[Stored items from a collection]
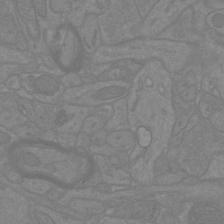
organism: Mouse
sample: Cortical neurons
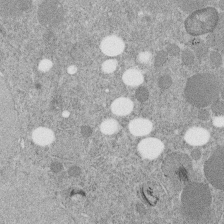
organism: C. elegans
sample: C. elegans embryo early stage
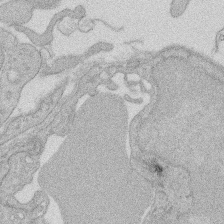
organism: Rat
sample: Salivary granule
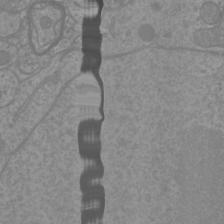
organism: Mouse
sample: Cortical neurons
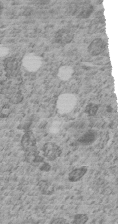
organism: C. elegans
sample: C. elegans embryo early stage
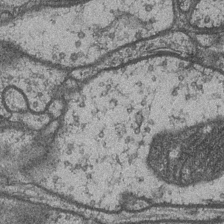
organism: Drosophila
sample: Optic medulla
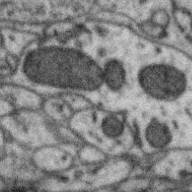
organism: Zebra finch
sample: Brain
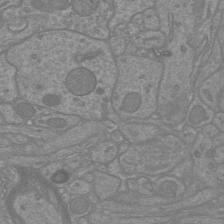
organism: Mouse
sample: Cortical neurons
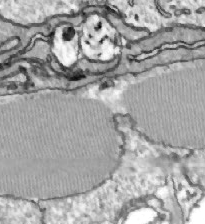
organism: Zebrafish
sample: Actinotrichia fibers
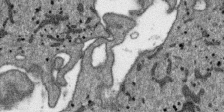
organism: Human
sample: Lung epithelial cells, uninfected (mock) control
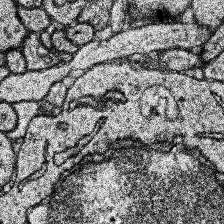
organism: Human
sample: Temporal Lobe
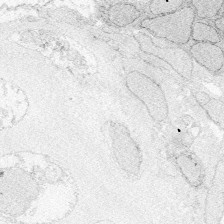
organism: Zebrafish
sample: Whole-Brain
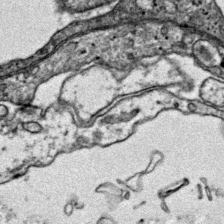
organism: Mouse
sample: Primary visual cortex
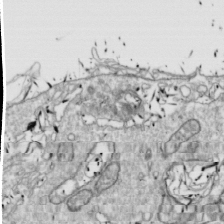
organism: Drosophila
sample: Cell division; meiosis; drosophila spermatocytes
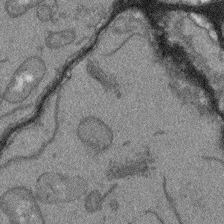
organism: Arabidopsis thaliana
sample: Root tip
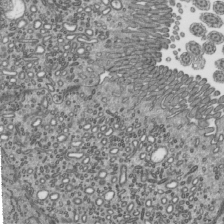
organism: Mouse
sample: Mouse epididymis efferent ductule cilia
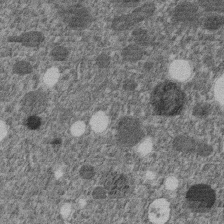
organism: C. elegans
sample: C. elegans embryo early stage
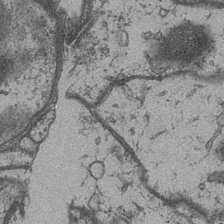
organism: Drosophila
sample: Optic medulla
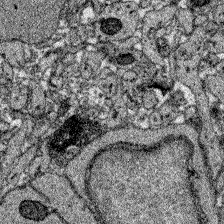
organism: Zebrafish
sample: Larval olfactory bulb
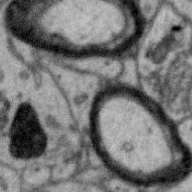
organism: Zebra finch
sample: Brain
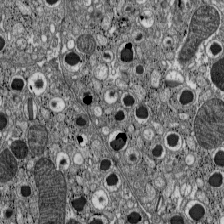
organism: C57BL Mouse
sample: Pancreatic islet
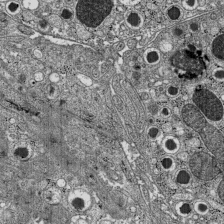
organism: C57BL Mouse
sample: Pancreatic islet
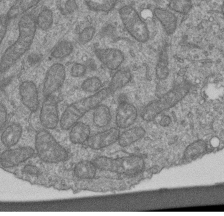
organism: Human
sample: Retinal organoid Rod and Cone cells
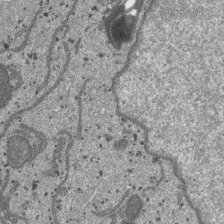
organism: Human
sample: Lung epithelial cells infected with SARS-CoV-2
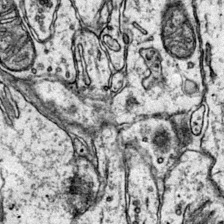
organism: Mouse
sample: Primary visual cortex
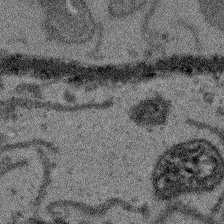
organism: Arabidopsis thaliana
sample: Root tip
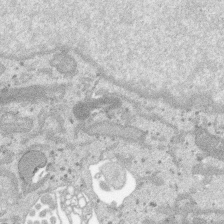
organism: Human
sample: Lung epithelial cells infected with SARS-CoV-2
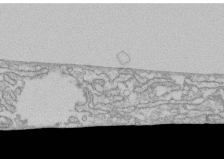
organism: Human
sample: CRL-1474
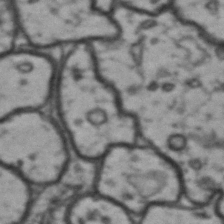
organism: Drosophila
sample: Brain
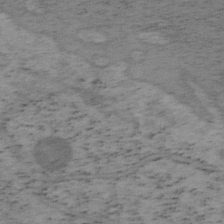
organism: Mouse
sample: OT-I killer T cells with ID8 ovarian cancer cells
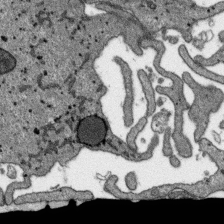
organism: Human
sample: Lung epithelial cells, uninfected (mock) control
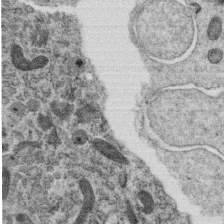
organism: C. elegans
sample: C. elegans oocyte; sperm cells
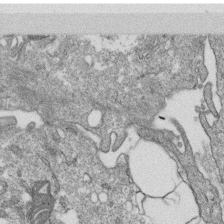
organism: African green monkey
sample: Vero E6 cells infected with SARS-CoV-2
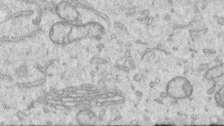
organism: Human
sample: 1205lu cells
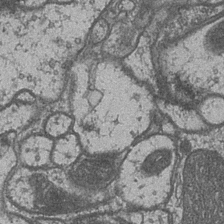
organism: Drosophila
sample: Optic medulla
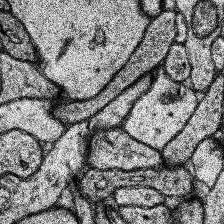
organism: Human
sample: Temporal Lobe
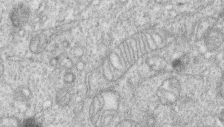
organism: Human
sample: HeLa cell HIV synapse
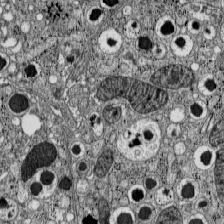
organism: C57BL Mouse
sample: Pancreatic islet
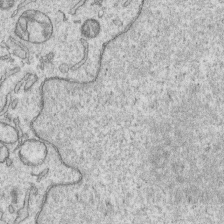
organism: Human
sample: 1205lu cells
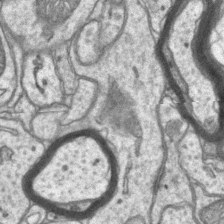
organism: Mouse
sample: CA1 Hippocampus
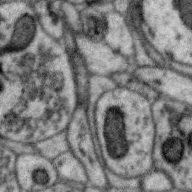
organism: Zebra finch
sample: Brain
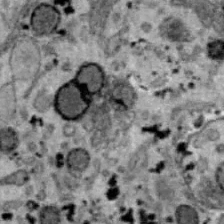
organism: Mouse
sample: Liver from an obese (ob/ob) mouse
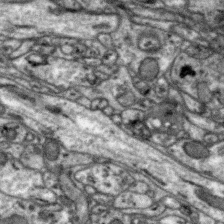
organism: Zebra finch
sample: Brain
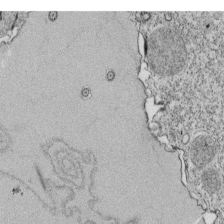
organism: Tetrahymena
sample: Cilia in tetrahymena
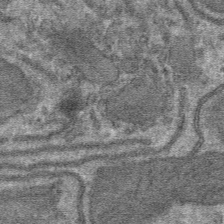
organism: Mouse
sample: Mouse hepatocytes
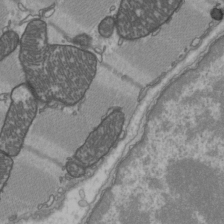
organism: C57BL Mouse
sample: Heart
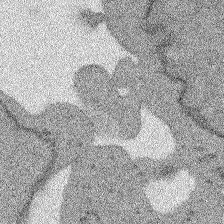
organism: Human
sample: HeLa cells
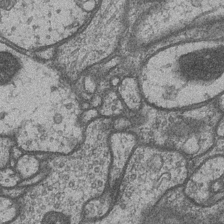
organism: Drosophila
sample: Optic medulla
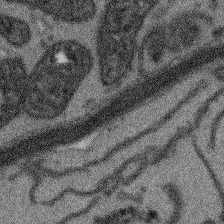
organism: Arabidopsis thaliana
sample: Root tip
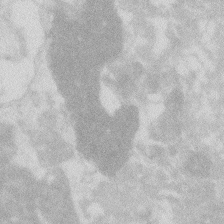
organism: Zebrafish
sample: Macrophage
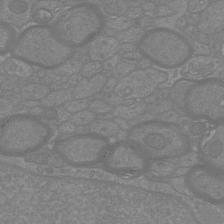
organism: Mouse
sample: Cortical neurons
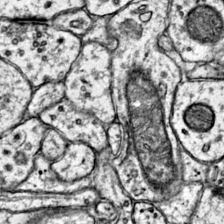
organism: Mouse
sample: Primary visual cortex
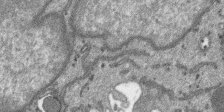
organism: Human
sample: Lung epithelial cells infected with SARS-CoV-2
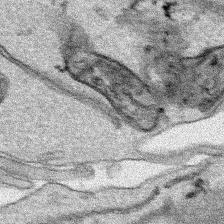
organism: Human
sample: Mitochondria in HCT116 cells
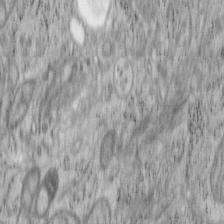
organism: Human
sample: HeLa cells
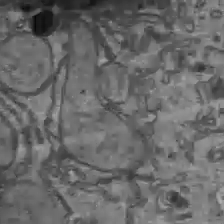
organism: C57BL Mouse
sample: Liver
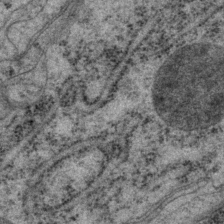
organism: P. pacificus
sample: Pharynx
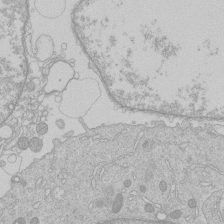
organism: Human
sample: Macrophage cells
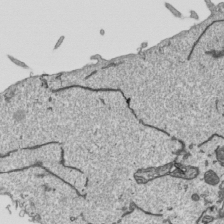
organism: Human
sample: Mitochondria in HCT116 cells
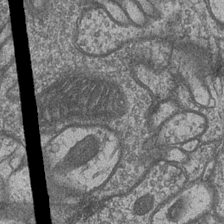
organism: Drosophila
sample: Optic medulla
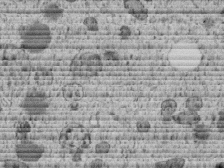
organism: C. elegans
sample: C. elegans embryo early stage
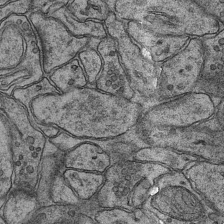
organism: Mouse
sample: CA1 Hippocampus
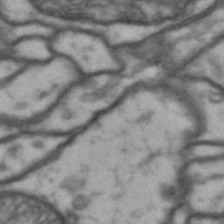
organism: Drosophila
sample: Brain
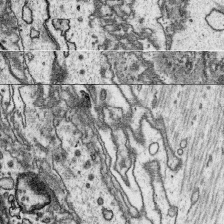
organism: Platynereis dumerilii
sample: Parapodia
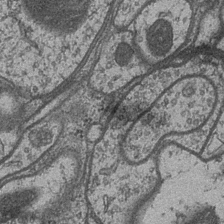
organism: Drosophila
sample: Optic medulla
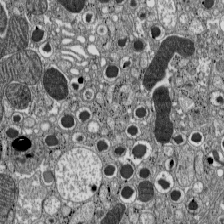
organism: C57BL Mouse
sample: Pancreatic islet
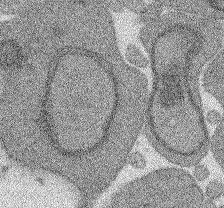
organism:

**WHAT NEEDS TO BE DONE:**
For each record, return its text exactly and leave any picture out.

**RESULT OF THIS TASK:**
organism: Mouse
sample: Cortical neurons
organism: C. elegans
sample: C. elegans embryo early stage
organism: Rat
sample: Salivary granule
organism: Mouse
sample: Cortical neurons
organism: C. elegans
sample: C. elegans embryo early stage
organism: Drosophila
sample: Optic medulla
organism: Zebra finch
sample: Brain
organism: Mouse
sample: Cortical neurons
organism: Zebrafish
sample: Actinotrichia fibers
organism: Human
sample: Lung epithelial cells, uninfected (mock) control
organism: Human
sample: Temporal Lobe
organism: Zebrafish
sample: Whole-Brain
organism: Mouse
sample: Primary visual cortex
organism: Drosophila
sample: Cell division; meiosis; drosophila spermatocytes
organism: Arabidopsis thaliana
sample: Root tip
organism: Mouse
sample: Mouse epididymis efferent ductule cilia
organism: C. elegans
sample: C. elegans embryo early stage
organism: Drosophila
sample: Optic medulla
organism: Zebrafish
sample: Larval olfactory bulb
organism: Zebra finch
sample: Brain
organism: C57BL Mouse
sample: Pancreatic islet
organism: C57BL Mouse
sample: Pancreatic islet
organism: Human
sample: Retinal organoid Rod and Cone cells
organism: Human
sample: Lung epithelial cells infected with SARS-CoV-2
organism: Mouse
sample: Primary visual cortex
organism: Arabidopsis thaliana
sample: Root tip
organism: Human
sample: Lung epithelial cells infected with SARS-CoV-2
organism: Human
sample: CRL-1474
organism: Drosophila
sample: Brain
organism: Mouse
sample: OT-I killer T cells with ID8 ovarian cancer cells
organism: Human
sample: Lung epithelial cells, uninfected (mock) control
organism: C. elegans
sample: C. elegans oocyte; sperm cells
organism: African green monkey
sample: Vero E6 cells infected with SARS-CoV-2
organism: Human
sample: 1205lu cells
organism: Drosophila
sample: Optic medulla
organism: Human
sample: Temporal Lobe
organism: Human
sample: HeLa cell HIV synapse
organism: C57BL Mouse
sample: Pancreatic islet
organism: Human
sample: 1205lu cells
organism: Mouse
sample: CA1 Hippocampus
organism: Zebra finch
sample: Brain
organism: Mouse
sample: Liver from an obese (ob/ob) mouse
organism: Zebra finch
sample: Brain
organism: Tetrahymena
sample: Cilia in tetrahymena
organism: Mouse
sample: Mouse hepatocytes
organism: C57BL Mouse
sample: Heart
organism: Human
sample: HeLa cells
organism: Drosophila
sample: Optic medulla
organism: Arabidopsis thaliana
sample: Root tip
organism: Zebrafish
sample: Macrophage
organism: Mouse
sample: Cortical neurons
organism: Mouse
sample: Primary visual cortex
organism: Human
sample: Lung epithelial cells infected with SARS-CoV-2
organism: Human
sample: Mitochondria in HCT116 cells
organism: Human
sample: HeLa cells
organism: C57BL Mouse
sample: Liver
organism: P. pacificus
sample: Pharynx
organism: Human
sample: Macrophage cells
organism: Human
sample: Mitochondria in HCT116 cells
organism: Drosophila
sample: Optic medulla
organism: C. elegans
sample: C. elegans embryo early stage
organism: Mouse
sample: CA1 Hippocampus
organism: Drosophila
sample: Brain
organism: Platynereis dumerilii
sample: Parapodia
organism: Drosophila
sample: Optic medulla
organism: C57BL Mouse
sample: Pancreatic islet
organism:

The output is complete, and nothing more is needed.